First, this is extremely unlikely at this point given the number of lines of evidence that all lead to the same conclusions. Second, in fact, most people would be relieved to find out that in fact we're not knocking on the door of a number of major catastrophes, however slow moving they may be. Third, I'd say that implicitly claiming that half of everyone is a political climate extremist is an extraordinary claim and I'd like to see some extraordinary evidence to support it. So I'm sorry, I simply don't agree with this, unless you've got some extraordinary evidence you haven't presented.

[contd]

May 13, 2016
[contd]
It's incredibly naive to assume that people are not trying to ride on the coat-tails of science to do politics, and that the funding for science is not politically motivated. After all - we're so eager to call out for oil company shills or tobacco industry shills, but accuse our side of shilling? Never.
@Eikka, I simply don't buy even a large minority, far less a plurality, of geophysicists risking their careers on a political position. Whatever the politics may do, a working scientist has to maintain credibility and fudging data is not something they can get away with. There are too many undergrads and post-grads out there looking to make a name for themselves. It's easy to see how fossil fuel companies and tobacco companies can pay their shills, but it's a great deal harder to see how someone could shill for a politically unpopular position and expect to still be paid after they get caught.

[contd]

May 13, 2016
There's a simple rule of science - if anyone talks about "consensus" they are not a scientists but a politician. Consensus is a political term, where people vote for beauty queens or politicians and real scientists know that the only deciding factor is the evidence and not consensus.

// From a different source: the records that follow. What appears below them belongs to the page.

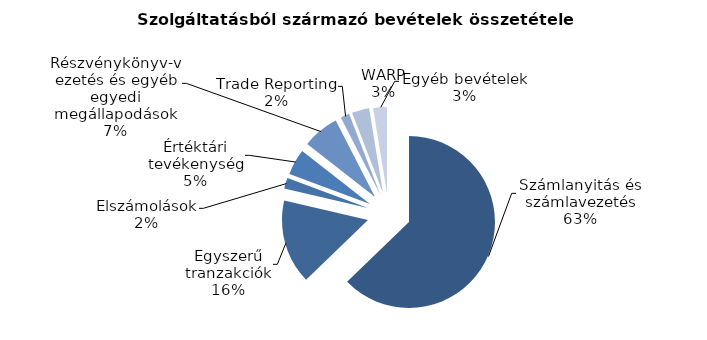
| Category | Series 0 |
|---|---|
| Számlanyitás és számlavezetés | 2677.5 |
| Egyszerű tranzakciók | 675 |
| Elszámolások | 87.6 |
| Értéktári tevékenység | 207.8 |
| Részvénykönyv-vezetés és egyéb egyedi megállapodások | 294.6 |
| Trade Reporting | 71.8 |
| WARP | 139.1 |
| Egyéb bevételek | 110.6 |
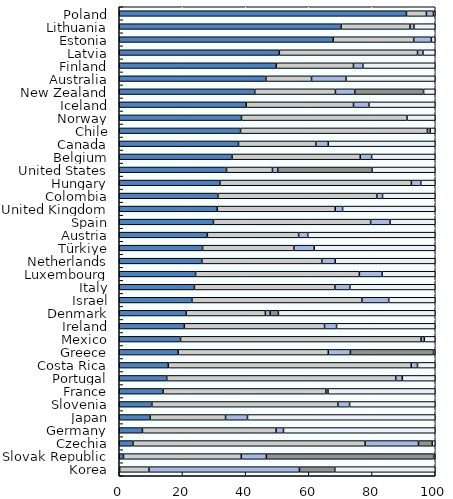
| Category | Equity | Bills and bonds | Cash and deposits | CIS (when look-through unavailable) | Other |
|---|---|---|---|---|---|
| Poland | 90.88 | 6.334 | 2.213 | 0 | 0.574 |
| Lithuania | 70.207 | 21.794 | 1.264 | 0 | 6.735 |
| Estonia | 67.713 | 25.468 | 5.59 | 0 | 1.229 |
| Latvia | 50.656 | 43.738 | 1.714 | 0 | 3.892 |
| Finland | 49.694 | 24.429 | 2.982 | 0 | 22.895 |
| Australia | 46.421 | 14.431 | 10.92 | 0 | 28.229 |
| New Zealand | 42.886 | 25.523 | 6.123 | 21.777 | 3.691 |
| Iceland | 40.188 | 33.942 | 4.903 | 0 | 20.966 |
| Norway | 38.679 | 52.39 | 0 | 0 | 8.931 |
| Chile | 38.39 | 59.135 | 0.873 | 0 | 1.602 |
| Canada | 37.736 | 24.456 | 3.937 | 0 | 33.871 |
| Belgium | 35.699 | 40.567 | 3.602 | 0 | 20.131 |
| United States | 33.956 | 14.526 | 1.684 | 29.817 | 20.017 |
| Hungary | 31.883 | 60.556 | 2.981 | 0 | 4.581 |
| Colombia | 31.229 | 50.302 | 1.788 | 0 | 16.68 |
| United Kingdom | 31.001 | 37.352 | 2.323 | 0 | 29.324 |
| Spain | 29.817 | 49.722 | 6.165 | 0 | 14.295 |
| Austria | 27.873 | 28.893 | 2.878 | 0 | 40.356 |
| Türkiye | 26.378 | 28.891 | 6.419 | 0 | 38.312 |
| Netherlands | 26.153 | 37.946 | 4.238 | 0 | 31.663 |
| Luxembourg | 24.156 | 51.838 | 7.198 | 0 | 16.808 |
| Italy | 23.788 | 44.459 | 4.739 | 0 | 27.013 |
| Israel | 22.997 | 53.792 | 8.485 | 0 | 14.726 |
| Denmark | 21.166 | 25.072 | 1.49 | 2.63 | 49.642 |
| Ireland | 20.596 | 44.363 | 3.812 | 0 | 31.229 |
| Mexico | 19.408 | 76.123 | 1.002 | 0 | 3.466 |
| Greece | 18.645 | 47.508 | 7 | 26.309 | 0.538 |
| Costa Rica | 15.519 | 76.885 | 1.983 | 0 | 5.613 |
| Portugal | 15.017 | 72.479 | 2.085 | 0 | 10.419 |
| France | 13.876 | 51.517 | 0.667 | 0 | 33.94 |
| Slovenia | 10.323 | 58.843 | 3.728 | 0 | 27.106 |
| Japan | 9.757 | 23.883 | 6.945 | 0 | 59.415 |
| Germany | 7.333 | 42.309 | 2.33 | 0 | 48.028 |
| Czechia | 4.347 | 73.455 | 16.886 | 4.334 | 0.978 |
| Slovak Republic | 1.34 | 37.28 | 7.921 | 52.979 | 0.481 |
| Korea | 0.116 | 9.261 | 47.636 | 11.199 | 31.788 |

So in future, please stop these stupid political inspired articles and instead lets hear some real science from a real scientist - who doesn't care about the number of people only the quality of the evidence.
I can't help but think that you are purposefully missing the point. It is the same zombie argument that gets raised every time the discussion surrounding the fact that the majority of scientist (The word is Consensus - look the word up) agree that it is happening. Not because the majority agree, but because the vast bulk of the evidence supports the fact.

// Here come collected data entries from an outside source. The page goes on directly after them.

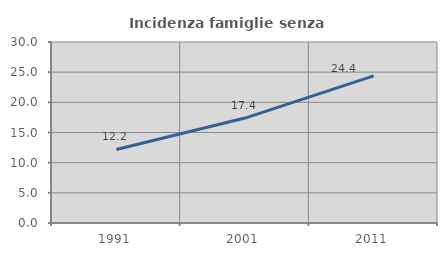
| Category | Incidenza famiglie senza nuclei |
|---|---|
| 1991.0 | 12.195 |
| 2001.0 | 17.391 |
| 2011.0 | 24.38 |
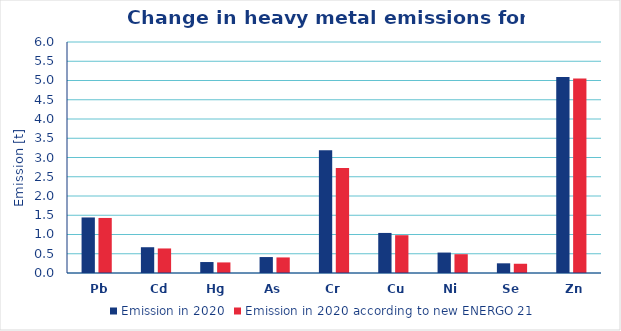
| Category | Emission in 2020 | Emission in 2020 according to new ENERGO 21 |
|---|---|---|
| Pb | 1.443 | 1.43 |
| Cd | 0.67 | 0.637 |
| Hg | 0.285 | 0.275 |
| As | 0.414 | 0.404 |
| Cr | 3.191 | 2.727 |
| Cu | 1.041 | 0.982 |
| Ni | 0.531 | 0.488 |
| Se | 0.251 | 0.24 |
| Zn | 5.092 | 5.051 |
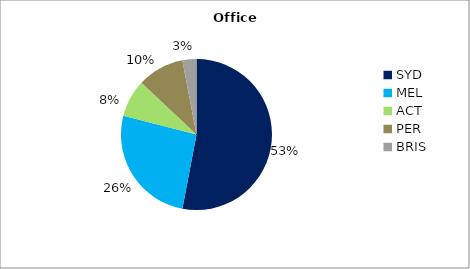
| Category | Series 0 |
|---|---|
| SYD | 0.53 |
| MEL | 0.26 |
| ACT | 0.08 |
| PER | 0.1 |
| BRIS | 0.03 |
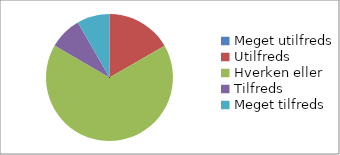
| Category | Hvor tilfreds er du med workshoppen 'Rekruttering til ingeniøruddannelserne'? (n=12) |
|---|---|
| Meget utilfreds | 0 |
| Utilfreds | 0.167 |
| Hverken eller | 0.667 |
| Tilfreds | 0.083 |
| Meget tilfreds | 0.083 |
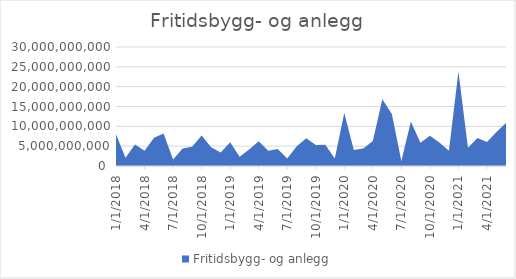
| Category | Fritidsbygg- og anlegg |
|---|---|
| 1/1/18 | 7973010000 |
| 2/1/18 | 2106650000 |
| 3/1/18 | 5441650000 |
| 4/1/18 | 3859520000 |
| 5/1/18 | 7131200000 |
| 6/1/18 | 8197300000 |
| 7/1/18 | 1611269000 |
| 8/1/18 | 4411575000 |
| 9/1/18 | 4861630000 |
| 10/1/18 | 7714580000 |
| 11/1/18 | 4723950000 |
| 12/1/18 | 3383330000 |
| 1/1/19 | 5989150000 |
| 2/1/19 | 2325150000 |
| 3/1/19 | 4171250000 |
| 4/1/19 | 6252320000 |
| 5/1/19 | 3854850000 |
| 6/1/19 | 4300080000 |
| 7/1/19 | 1904000000 |
| 8/1/19 | 4962800000 |
| 9/1/19 | 6999600000 |
| 10/1/19 | 5296900000 |
| 11/1/19 | 5345200000 |
| 12/1/19 | 1903900000 |
| 1/1/20 | 13361530000 |
| 2/1/20 | 4012050000 |
| 3/1/20 | 4439820000 |
| 4/1/20 | 6283750000 |
| 5/1/20 | 16799350000 |
| 6/1/20 | 13103550000 |
| 7/1/20 | 1251960000 |
| 8/1/20 | 11187500000 |
| 9/1/20 | 5848360000 |
| 10/1/20 | 7621350000 |
| 11/1/20 | 5955460000 |
| 12/1/20 | 3848920000 |
| 1/1/21 | 23819250000 |
| 2/1/21 | 4608950000 |
| 3/1/21 | 7067800000 |
| 4/1/21 | 6046330000 |
| 5/1/21 | 8553650000 |
| 6/1/21 | 10862315000 |

Why can't you get this simple fact through your head? The consensus did not lead to the fact, the facts lead to consensus.

May 13, 2016
[contd]
In short, I'd like to see some extraordinary evidence to support your extraordinary claims, @Eikka. I think you grossly overestimate the number of scientists who are willing to compromise their reputations for some pie-in-the-sky political position, and grossly underestimate the number of less talented scientists who are willing to compromise their reputations for cold hard cash from interests with a lot of money to spend. And since you brought up naivete, I think you're being quite naive in doing so.

May 14, 2016
The consensus did not lead to the fact, the facts lead to consensus.
And this is the difference between a political consensus and a scientific consensus. We need to keep saying this over and over and over again. Well stated, @Maggnus.

May 14, 2016
"Sounds about right" is the perfect slogan for AGWite activism.

Actually, it much more clearly fits the ideology of the EU crowd - especially you. Your whole argument on every subject is underscored by opinions you take from others, which are mostly bereft of facts or experimental evidence, and a utter lack of anything objective - even something as clearly objective as actually SEEING it happening.

You are a hypocrite and an Acolyte of the EU cult. You no more belong on a science site than a creationist or a ISIS commander. Your words are empty slogans, nothing more.